__Provided data__:
────────────────────

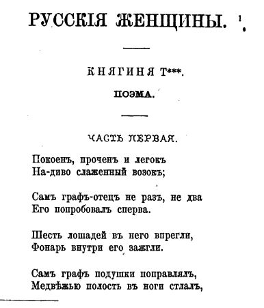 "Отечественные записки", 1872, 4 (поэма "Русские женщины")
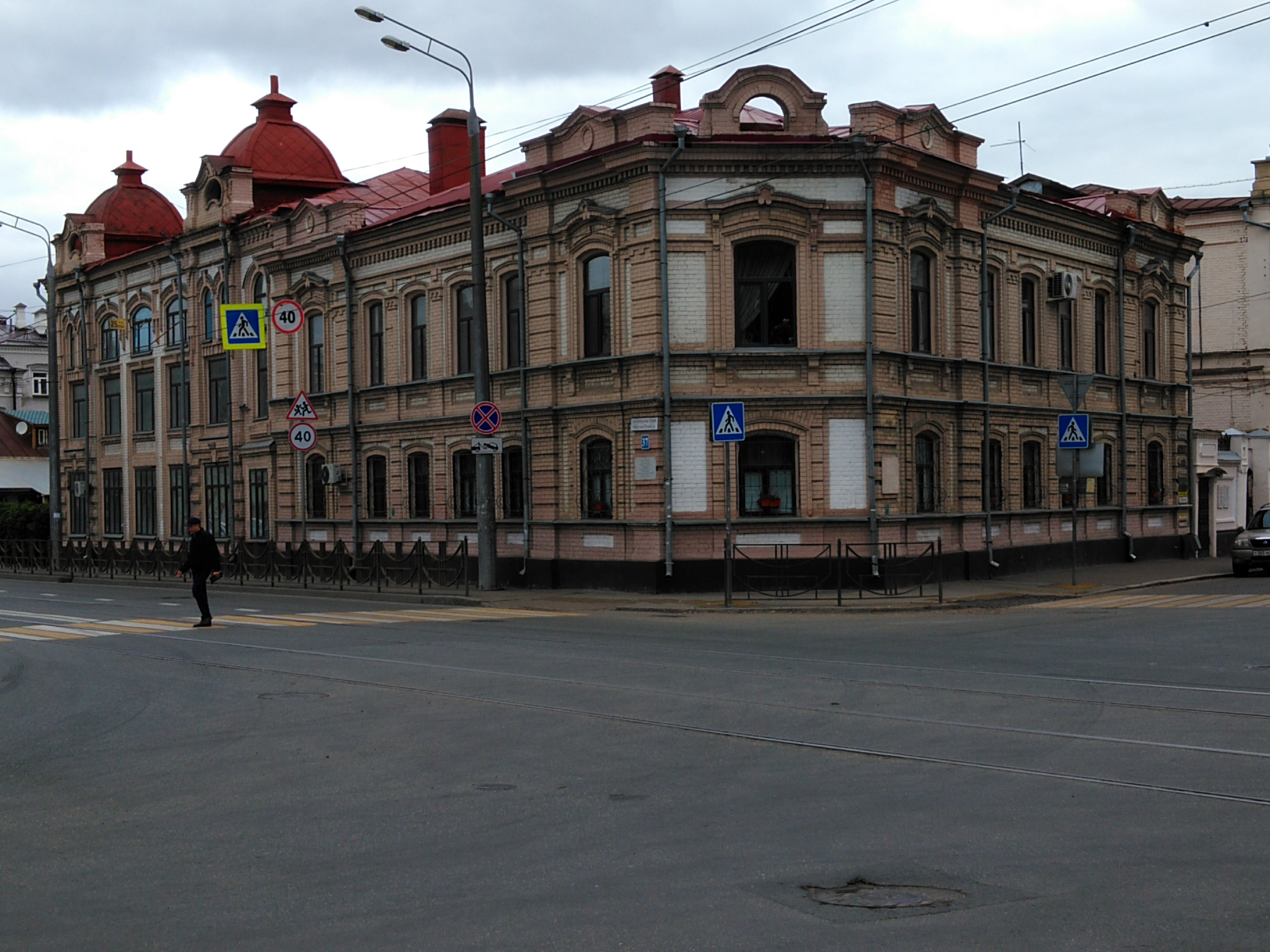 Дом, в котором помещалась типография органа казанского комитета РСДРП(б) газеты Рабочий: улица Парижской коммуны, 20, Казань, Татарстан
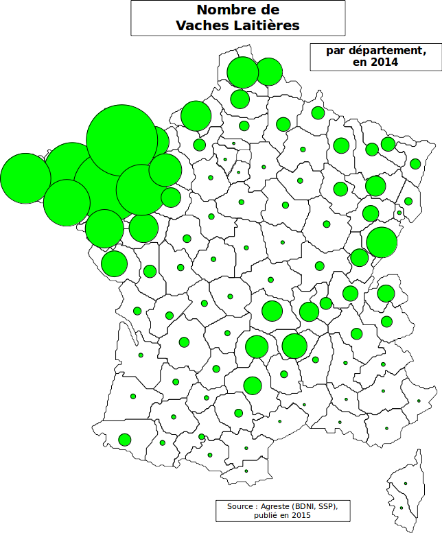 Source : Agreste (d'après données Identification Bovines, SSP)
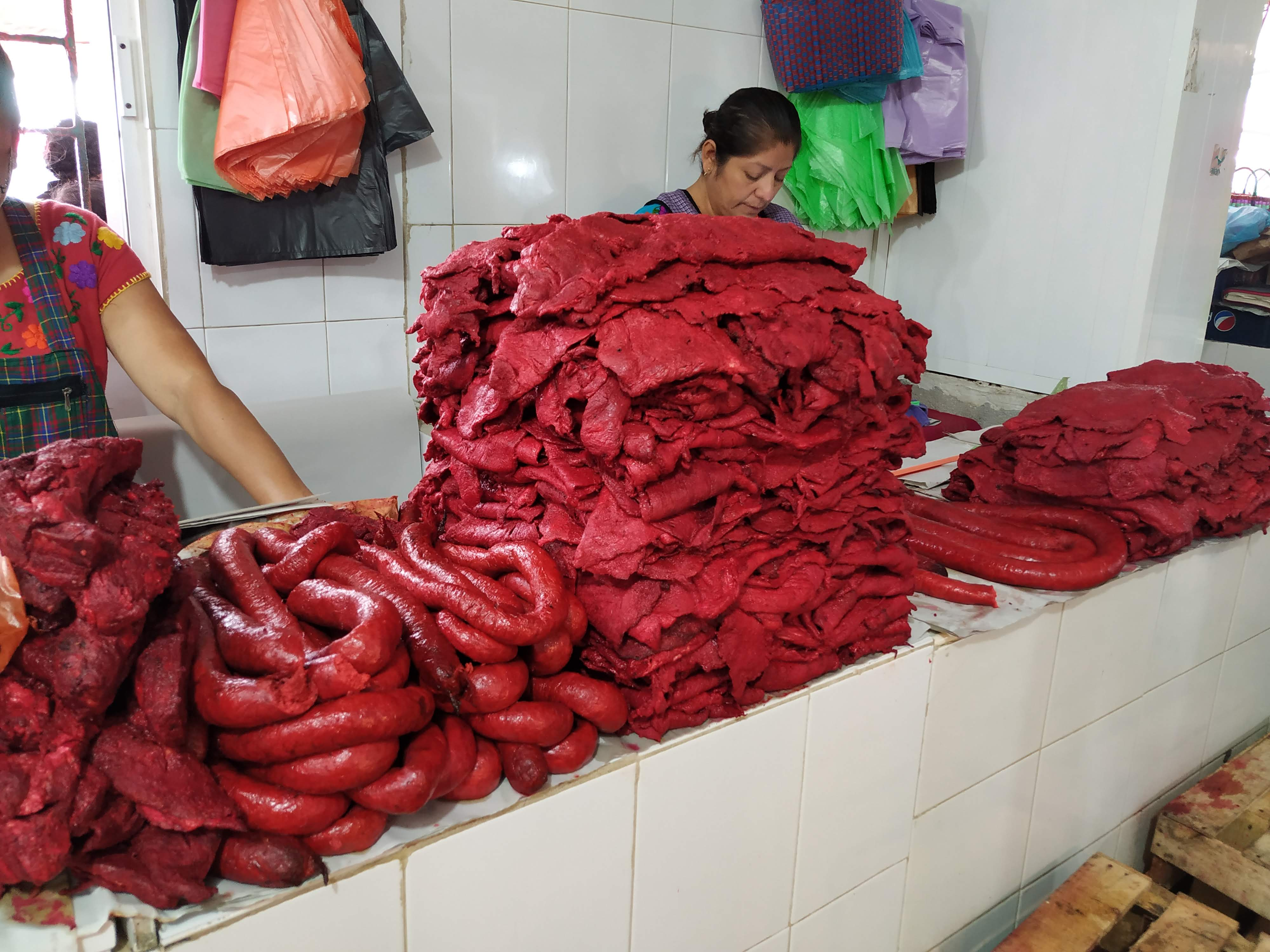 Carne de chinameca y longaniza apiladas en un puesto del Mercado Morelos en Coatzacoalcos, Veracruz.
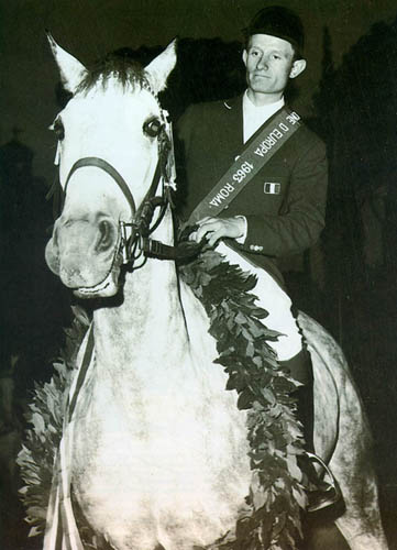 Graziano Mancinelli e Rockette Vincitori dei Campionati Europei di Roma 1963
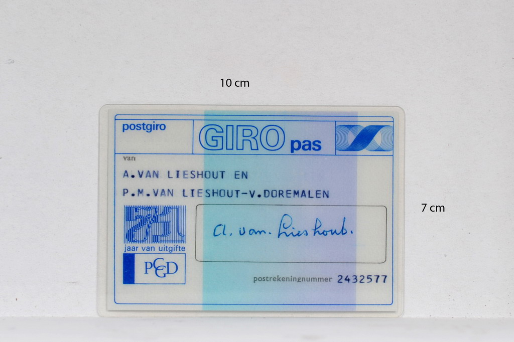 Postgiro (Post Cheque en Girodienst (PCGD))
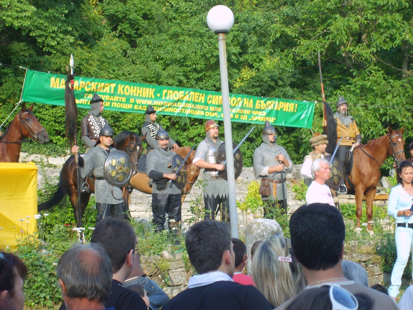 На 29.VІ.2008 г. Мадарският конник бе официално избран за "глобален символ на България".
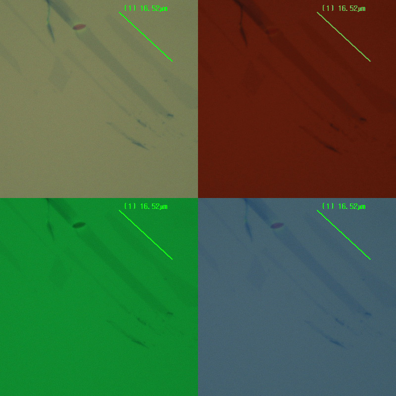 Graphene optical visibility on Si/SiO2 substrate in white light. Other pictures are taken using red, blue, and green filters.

────────────────────

__What you are asked to do__:
Copy each entry exactly as written, and drop the pictures from the copy.

__Response to the exercise__:
 "Отечественные записки", 1872, 4 (поэма "Русские женщины")
 Дом, в котором помещалась типография органа казанского комитета РСДРП(б) газеты Рабочий: улица Парижской коммуны, 20, Казань, Татарстан
 Source : Agreste (d'après données Identification Bovines, SSP)
 Carne de chinameca y longaniza apiladas en un puesto del Mercado Morelos en Coatzacoalcos, Veracruz.
 Graziano Mancinelli e Rockette Vincitori dei Campionati Europei di Roma 1963
 Postgiro (Post Cheque en Girodienst (PCGD))
 На 29.VІ.2008 г. Мадарският конник бе официално избран за "глобален символ на България".
 Graphene optical visibility on Si/SiO2 substrate in white light. Other pictures are taken using red, blue, and green filters.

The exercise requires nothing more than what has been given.